Van der Woude Syndrome Panel

Van der Woude syndrome (VWS) is the most common form of syndromic orofacial cleft and is frequently associated with pathogenic variants in the IRF6 and GRHL3 genes. Although VWS is a highly penetrant disorder, expressivity is variable even within families. Individuals may present with lower-lip fistulae (pits), cleft lip, cleft palate, cleft uvula or a combination thereof (Angiero et al. 2018. PubMed ID: 29569458). Anodontia and hypodontia (partial anodontia) has also been reported (Lam et al. 2010. PubMed ID: 20415912). In addition, pathogenic variants in the IRF6 gene are reported to be associated with popliteal pterygium syndrome, a severe syndromic form of orofacial cleft accompanied by skin, genitourinary and skeletal features (Schutte et al. 2014. PubMed ID: 20301581).

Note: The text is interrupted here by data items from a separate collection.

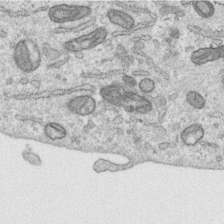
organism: Human
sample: Centriole in RPE cells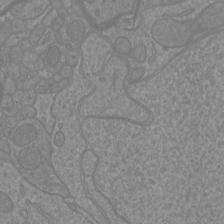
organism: Mouse
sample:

Pathogenic variants associated with VWS may be inherited in an autosomal dominant (AD) manner, or arise de novo (Peyrard-Janvid et al. 2005. PubMed ID: 16160700; Peyrard-Janvid et al. 2014. PubMed ID: 24360809). VWS is frequently associated with pathogenic missense variants, as well as loss-of-function and copy number variants in the IRF6 gene (Peyrard-Janvid et al. 2005. PubMed ID: 16160700; Manjegowda et al. 2014. PubMed ID: 25579819). IRF6 encodes the interferon regulatory factor 6 protein. This protein is a transcription factor that is expressed in the palatal shelves in the developing embryo (Kondo et al. 2002. PubMed ID: 12219090). This protein is also expressed in the hair follicles, palatal rugae, tooth germ and thyroglossal duct, external genitalia, and skin. Pathogenic missense variants associated with VWS typically localize to the conserved IRF6 winged-helix DNA-binding domain (exons 3 and 4) or the IRF6 SMIR/IAD protein-binding domain (exons 7 through 9), and result in haploinsufficency (Kondo et al. 2002. PubMed ID: 12219090).

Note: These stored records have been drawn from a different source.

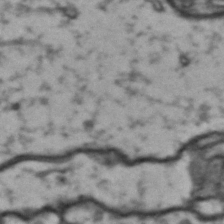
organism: Drosophila
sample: Brain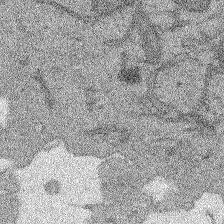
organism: Human
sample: HeLa cells

Pathogenic variants in the GRHL3 gene are the second most frequent cause of VWS. Pathogenic missense and loss of function variants in GRHL3 are associated with VWS and orofacial cleft phenotypes (Peyrard-Janvid et al. 2014. PubMed ID: 24360809). To date, no pathogenic copy number variants have been reported in GRHL3. GRHL3 encodes the drosophila grainyhead (grh) protein. This protein is also a transcription factor that is expressed in the developing embryo (Ting et al. 2003. PubMed ID: 12549979).

Approximately 70% of cases of Van der Woude syndrome (VWS) may be explained by pathogenic variants in the IRF6 gene (Desmyster et al. 2010. PubMed ID: 21045959). An additional 6% of cases of VWS may be explained by pathogenic variants in the GRHL3 gene (Peyrard-Janvid et al. 2014. PubMed ID: 24360809).

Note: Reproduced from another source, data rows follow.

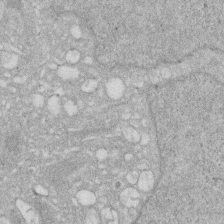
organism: Human
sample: HIV infected U937 cells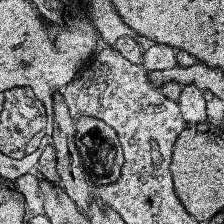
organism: Human
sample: Temporal Lobe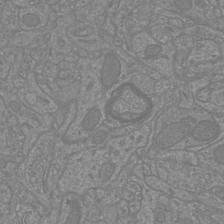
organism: Mouse
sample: Cortical neurons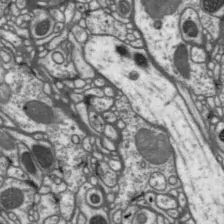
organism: Drosophila
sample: Protocerebral bridge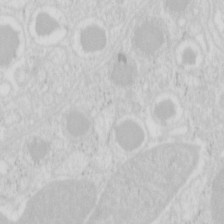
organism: Mouse
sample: Pancreas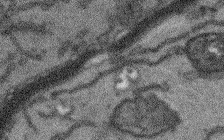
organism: Arabidopsis thaliana
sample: Root tip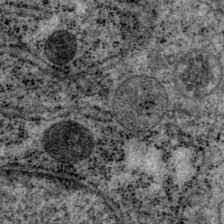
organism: P. pacificus
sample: Pharynx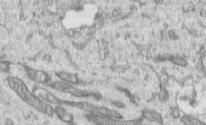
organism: Human
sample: Centriole in RPE cells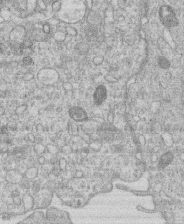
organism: Human
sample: Macrophage cells

This test is performed using Next-Gen sequencing with additional Sanger sequencing as necessary.

This panel provides 100% coverage of all coding exons of the genes listed plus 10 bases of flanking noncoding DNA in all available transcripts along with other non-coding regions in which pathogenic variants have been identified at PreventionGenetics or reported elsewhere. We define coverage as ≥20X NGS reads or Sanger sequencing. PGnome panels typically provide slightly increased coverage over the PGxome equivalent. PGnome sequencing panels have the added benefit of additional analysis and reporting of deep intronic regions (where applicable).

Dependent on the sequencing backbone selected for this testing, discounted reflex testing to any other similar backbone-based test is available (i.e., PGxome panel to whole PGxome; PGnome panel to whole PGnome).